Comparing 2 lists in Excel with VBA Regex

I want to use them to compare two lists (columns) in Excel to find matches. Since this is a rather complicated operation, I performed it in the past using several different functions (not VBA) in Excel, but at best it turned out to be inconvenient, and therefore I wanted to try all-in-one VBA, if possible.

The first column contains names with irregularities (for example, quoted aliases, suffixes such as "jr" or "sr", and parentheses around the "preferred" versions of the first names). In addition, if middle names are present, they can be either a name or a starting one.

The order in the first column:

<first name or initial> <space> <any parenthetical 'preferred' names - if they exist> <space> <middle name or initial - if it exists> <space> <quoted nickname or initial - if it exists> <space> <last name> <comma - if necessary><space - if necessary><suffix - if it exists> 

The order in the second column:

  `<lastname><space><suffix>,<firstname><space><middle name, if it exists>` 

none of the “bumps” that the first column has.

My main goal is to “clear” the first column in the following order:

  `lastname-space-suffix,firstname-space-preferred name-space- middle name-space-nickname` 

Although I keep the “bumps” here, I could use some kind of “flags” in my code for comparison, to warn me about them on a case by case basis.

I tried several templates and this is the last:

 ["]?([A-Za-z]?)[.]?["]?[.]?[\s]?[,]?[\s]? 

However, I would like to allow the last name and suffixes (if they exist). I tested it with "global", but I couldn’t figure out how to separate the last name and suffixes, for example by calling a callback.

I would like to compare the last, first, middle initial (since most names are only initials in the first list) between the two lists.

  An example would be: (1st list) John (Johnny) B. "Abe" Smith, Jr. turned into: Smith Jr,John (Johnny) B "Abe" or Smith Jr,John B and (2nd list) Smith Jr,John Bertrand turned into: Smith Jr,John B Then run a comparison between the two columns. 

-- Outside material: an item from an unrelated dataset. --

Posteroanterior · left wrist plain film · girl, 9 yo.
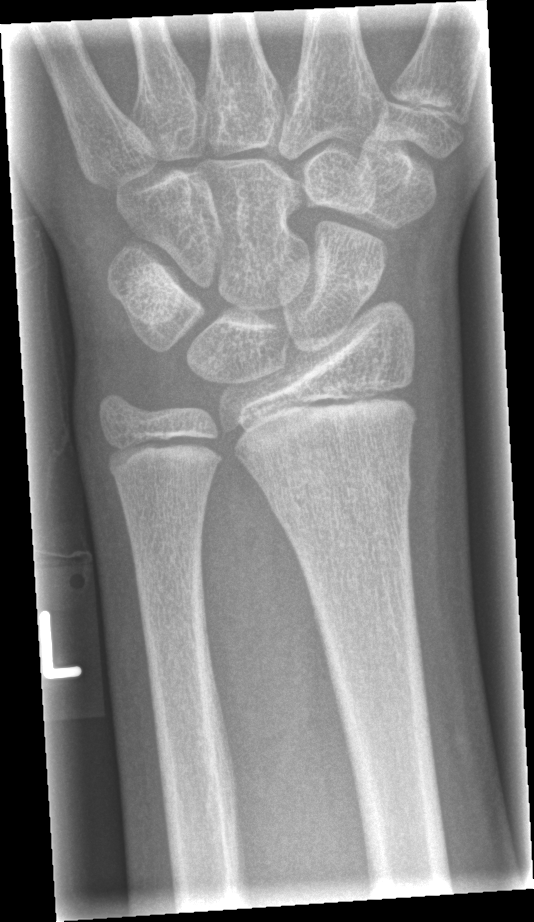
Bone fracture identified at [x1=258, y1=459, x2=417, y2=522].
AO code 23r-M/2.1.

What would be a good start or continuation to compare this list?


April 10, 2012 update:

As a side note, I will need to exclude quotation marks from aliases and parentheses from preferred names. Can I just put grouped links further into subgroups (in the examples below)?

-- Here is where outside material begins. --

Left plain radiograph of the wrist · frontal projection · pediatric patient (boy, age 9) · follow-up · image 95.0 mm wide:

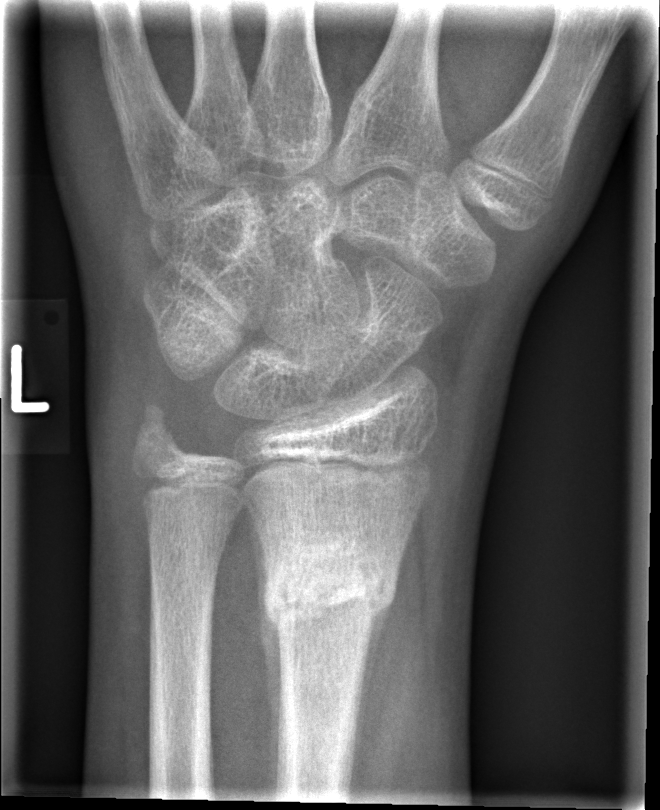
Two periosteal thickening at [250, 510, 286, 800] [348, 600, 393, 796]. Fractures — [264, 532, 391, 641] [128, 395, 194, 467].

  (?: ([ ] \( [^)]* \)))? # (2) parenthetical 'preferred' name (optional) (?: ([ ] (["'] ) .*?) \6 )? # (5,6) quoted nickname or initial (optional) 

Can I group them as follows:

  (?:(([ ])(\()([^)]*)(\))))? # (2) parenthetical 'preferred' name (optional) not sure how to do this one - # (5,6) quoted nickname or initial (optional) 

I tried them in "Regex Coach" and "RegExr", and they worked fine, but in VBA, when I wanted backlinks to return as in \ 11 \ 5 all that was returned was Name, number 1 and comma ( e.g. "Carl1"). I come back to check for typos. Thanks for any help.


April 17, 2012 update:

There was one name "situation" that I forgot, and this is a last name consisting of two or more words, for example. "St. Cyrus" or "Von Wilhelm".
Will the next addition

  `((St|Von)[ ])? 

works in this regex that you suggested?

  `((St|Von)[ ])?([^\,()"']+) 

My tests in Regex Coach and RegExr didn’t quite work, because the replacement returns “St” with a preceding space.

+6
source share
2 answers

Repeat -

This is a different approach. This may work in your VBA, and this is just an example. I tested this on Perl and it worked great. But I will not show perl code,
just a regular expression and some clarifications.

This is a two-step process.

  • Normalize column text
  • Perform basic analysis

Normalize the process

  • Get column value
  • Cut all the dots . - globally search \. , replace with nothing. ''
  • Turn spaces to spaces - globally search for \s+ , replace with one space [ ]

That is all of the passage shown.